AI Article Synopsis

  • Islet transplantation is a promising treatment for type 1 diabetes but faces challenges like immune rejection and lack of donor cells, leading researchers to explore the potential of human umbilical cord mesenchymal stem cells (huMSCs) as an alternative source for insulin-producing cells.
  • In this study, huMSCs were cultured and induced under specific conditions, displaying changes in cell shape and the ability to express insulin and glucagon, with elevated insulin secretion confirmed through various laboratory techniques.
  • The findings suggest that huMSCs can differentiate into insulin-producing cells in the lab, indicating their potential for future therapies aimed at replacing damaged β cells in diabetic patients, although further research is necessary.

Article Abstract

Background: Islet transplantation is an effective way of reversing type I diabetes. However, islet transplantation is hampered by issues such as immune rejection and shortage of donor islets. Mesenchymal stem cells can differentiate into insulin-producing cells. However, the potential of human umbilical cord mesenchymal stem cells (huMSCs) to become insulin-producing cells remains undetermined.
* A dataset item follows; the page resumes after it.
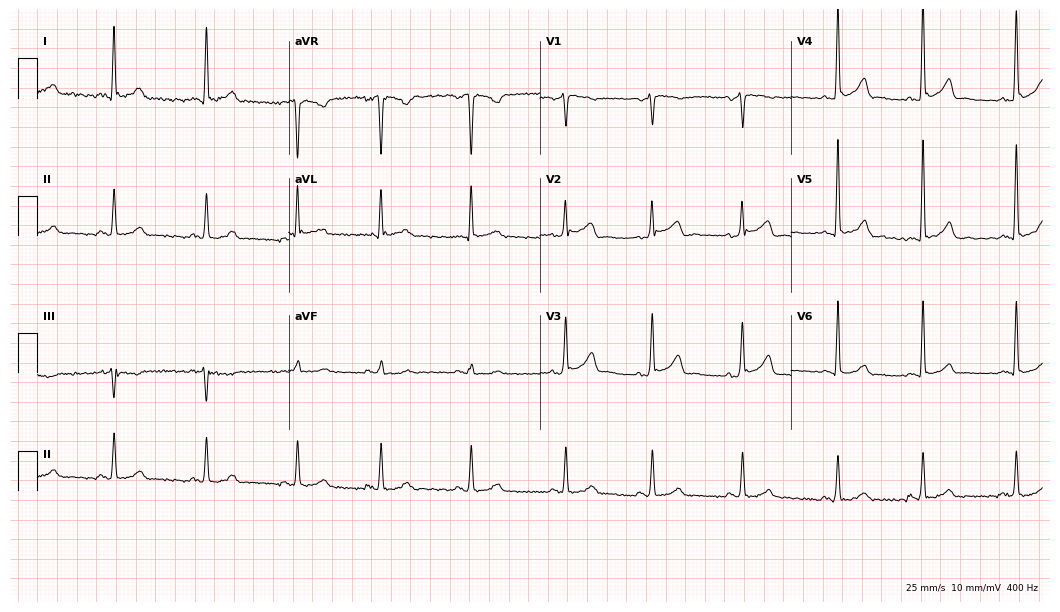
Electrocardiogram (10.2-second recording at 400 Hz), a 34-year-old female. Overall reading on record: normal ECG.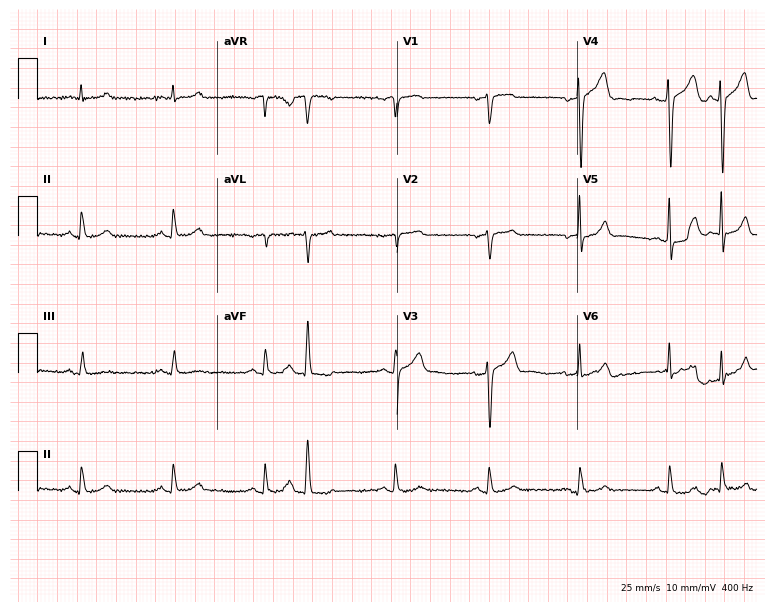
Resting 12-lead electrocardiogram. Patient: a man, 57 years old. None of these six findings is recorded: first-degree AV block, right bundle branch block, left bundle branch block, sinus bradycardia, atrial fibrillation, sinus tachycardia. Findings outside these six are not listed.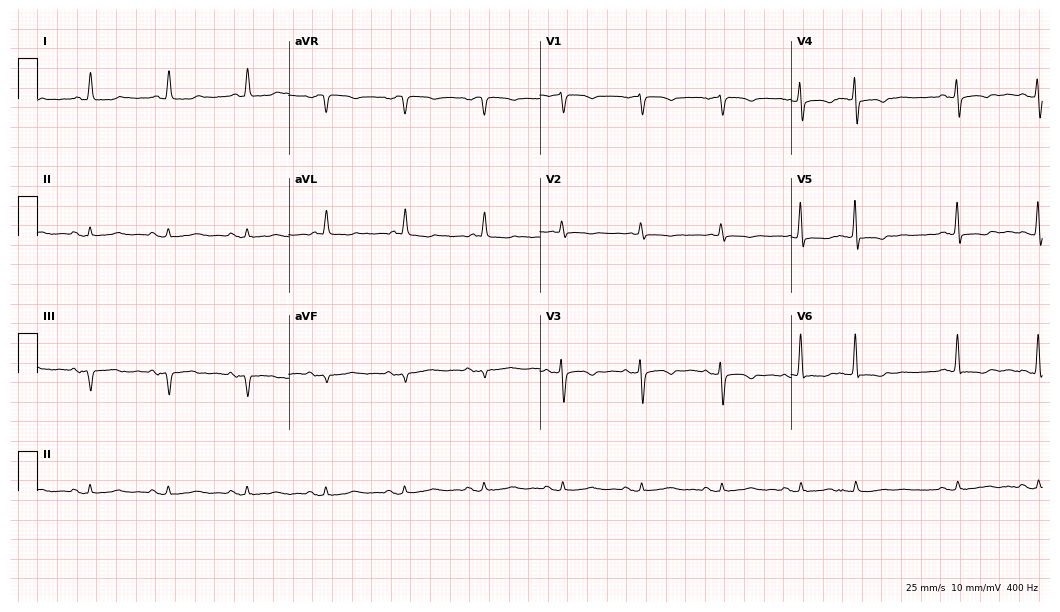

Methods: We isolated and induced cultured huMSCs under islet cell culture conditions. The response of huMSCs were monitored under an inverted phase contrast microscope. Immunocytochemical and immunofluorescence staining methods were used to measure insulin and glucagon protein levels. Reverse transcription-polymerase chain reaction (RT-PCR) was performed to detect gene expression of human insulin and PDX-1. Dithizone-staining was employed to determine the zinc contents in huMSCs. Insulin secretion was also evaluated through radioimmunoassay.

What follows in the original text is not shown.